Another victim of the United States’ obsessive anti-China strategy
Jan 17, 2025
The law and politics can be callous. And it certainly has been in the case of 56-year-old Dan Duggan, a former US Marines pilot, now an Australian citizen. Five days before Christmas the federal Attorney-General Mark Dreyfus announced Mr Duggan would be extradited to the United States to face charges relating to allegations, vehemently denied by Mr Duggan, that he breached arms trafficking laws and engaged in money laundering and conspiracy offences, by training Chinese pilots in South Africa between 2010 and 2012. On Tuesday, Mr Duggan’s family announced it was appealing Mr Dreyfus’ decision.
Whether that appeal succeeds is a matter for the Federal Court and this article does not speculate on the likelihood or otherwise of the appeal.
But there are a number of aspects of Mr Duggan’s case that are deeply troubling.
Mr Duggan faces a possible 65 years in a US jail if he is convicted of the offences. Given his age this is an effective death penalty. Under the extradition treaty between the US and Australia, extradition must be refused if the death penalty is sought by the prosecution. An effective death penalty should be subject to this provision.
And like the Australian publisher and journalist Julian Assange (this writer advised the Australian Assange Campaign) there is a very high risk Mr Duggan would be detained in a torture chamber, otherwise known as a ‘Supermax’ prison, despite any ‘assurances’ the US authorities give Australia about that issue.
Mr Duggan has already been held in maximum security in a New South Wales prison for over two years. Such facilities effectively amount to cruel and unusual punishment and torture being inflicted on the prisoner. On what plausible basis could Mr Duggan have been classified by the correctional authorities as such a danger to society that he needed to be kept in maximum security? Likely answer – none.
It is also troubling that Mr Duggan appears to be being used by the US and its allies as part of the obsessive anti-China strategy. This is a point made by Paul Gregoire recently. Writing in Declassified Australia recently Gregoire observed that Mr Duggan has effectively been sold out by ASIO. He sets out the history of the dealings Mr Duggan has had with the security organisation.
In essence the ASIO connection and conduct in relation to Mr Duggan is this. After leaving South Africa and prior to his moving to China in 2013 to work in the aviation industry, there were two meetings between Duggan and an ASIO officer, at the second of which was an agent from the US Naval Central Intelligence Service. ASIO encouraged Duggan to go to China, despite him saying he wouldn’t if it was a problem. As Gregoire describes it; “The father-of-six has explained that not only did the ASIO agents not discourage him from working in China as a consultant, but in fact he considered they were seeking to recruit him to spy for ASIO by gathering information and contacts for them.” Mr Duggan appealed to the Inspector-General of Intelligence and Security but to no avail.

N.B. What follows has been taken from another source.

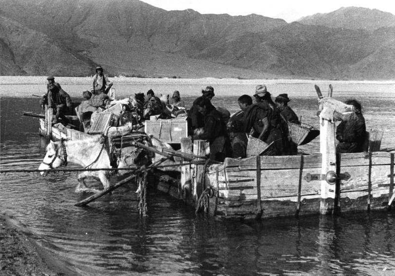 Tschagsam, Übersetzen beim Brahmaputra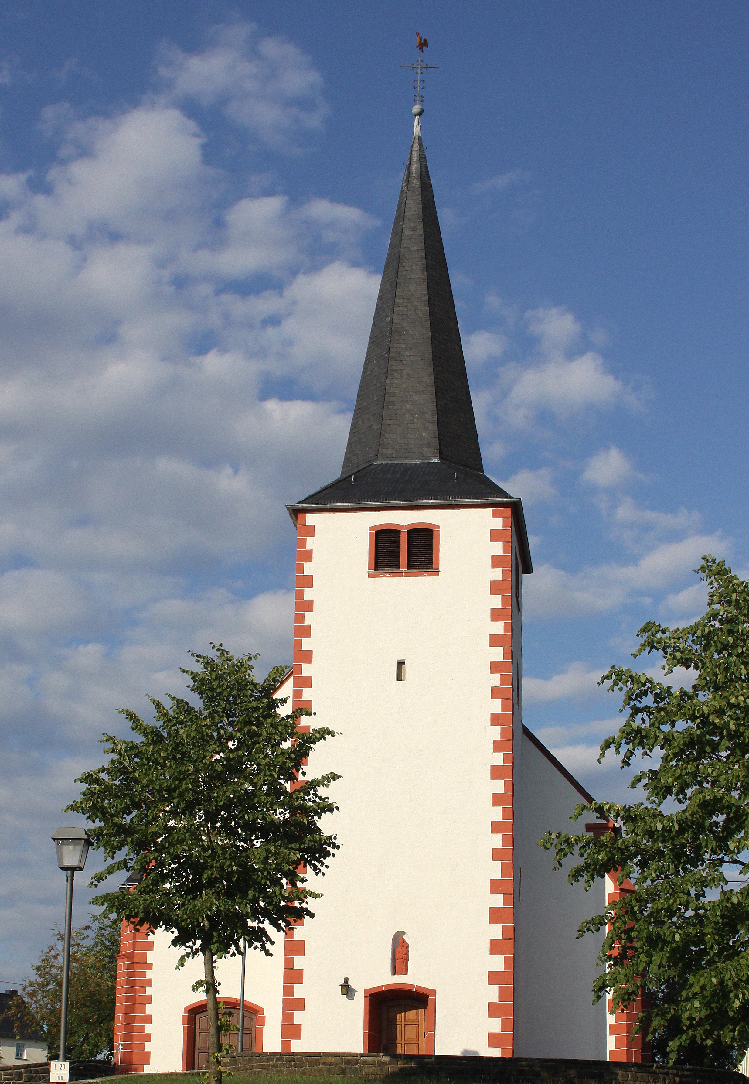 Sankt-Korneliuskierch zu Brandscheid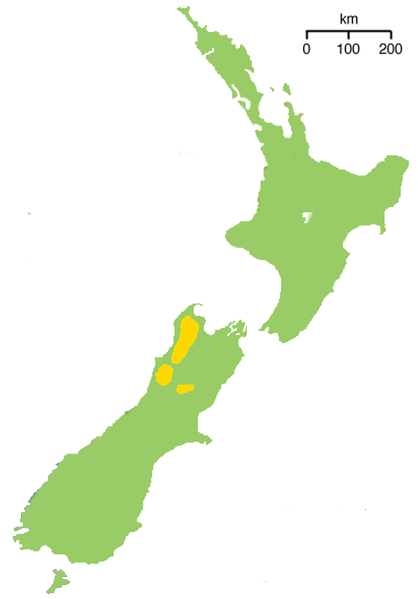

There are other legal manouvres in the case that makes it reek of politics, as Dr Glenn Kolomeitz, principal lawyer and intelligence analyst at Cardinal Legal, who’s been providing advice to the Duggan family, said in an interview with Gregoire.
Given that, even on the most favourable view to the US, Mr Duggan’s case can been seen to be, as noted above, an element of the US-Australian anti-China strategy, one wonders why this is not a case in which extradition should be refused by Mr Dreyfus on the basis that it is an “offence…of a political character”, to quote the Australia-US extradition treaty.
But let’s focus on what might happen to Mr Duggan if his appeal against extradition is unsuccessful. As noted above, this was highly relevant in the pursuit of Julian Assange by the United States.
Mr Duggan’s trial is likely to be held in the District of Columbia, which is where the grand jury in the matter has been deliberating. The issue will be whether Mr Duggan can get a fair trial in a jurisdiction where jury members are drawn from government, including family members of defence and security state officials. Unlikely one would have thought.
There is also, as noted above, the issue of the conditions of detention. Given the irrational approach of governments on the question of risk, both here and in the US, to anyone charged with offences related to national security, it is highly likely Mr Duggan would be held in conditions that breach international human rights and detention rules, protocols and conventions. The District of Colombia’s prison system fails to meet, on a daily basis, the basic rights of prisoners. And if Mr Duggan was sent to a Supermax somewhere else in the US he would be subjected to solitary confinement, a form of torture.
The Duggan case is a dangerous precedent. As the Assange case showed us, when it comes to national security criminal cases Washington’s desire to punish knows no bounds.